Croatia’s odds to advance from Group D: 1.333*

Which team will suffer the most from the French heat?

Arguably the most vulnerable nation is England. The idea that English players suffer from the lack of a winter break is a fallacy. They regularly have two-week breaks once their team is knocked out of the FA Cup, whilst most other top nations have players that play in England.

But they are the only possession-dominant nation at Euro 2016 that does not usually play in the heat. Their fortune will rest on Roy Hodgson’s success in implementing a more conservative counter-attacking game, as witnessed in recent friendlies against France and Germany. Typically laboured knock-out round performances in the blazing sun are to be expected.

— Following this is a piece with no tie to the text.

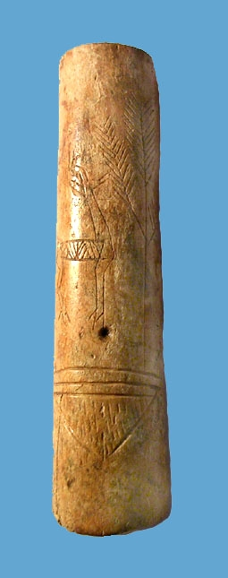 אתר ארכאולוגי הגושרים -צלמית

England’s odds NOT to reach the semi-finals: 1.465*

The impact of referees & coaches

The extent to which the climate impacts performance will largely be based on the referees and coaches. If referees choose to implement drinks breaks throughout matches then players will play at far higher energy levels, but this seems unlikely given that France’s weather forecast does not predict temperatures that exceed the limits deemed dangerous by UEFA.

Coaches’ substitutions, as well as their tactical methods, will prove vital. The most experienced managers will instruct their players to attack in phases after prolonged rest periods (when the ball is passed harmlessly across the back). Expect plenty of this from Spain’s Vicente del Bosque and Italy’s Antonio Conte.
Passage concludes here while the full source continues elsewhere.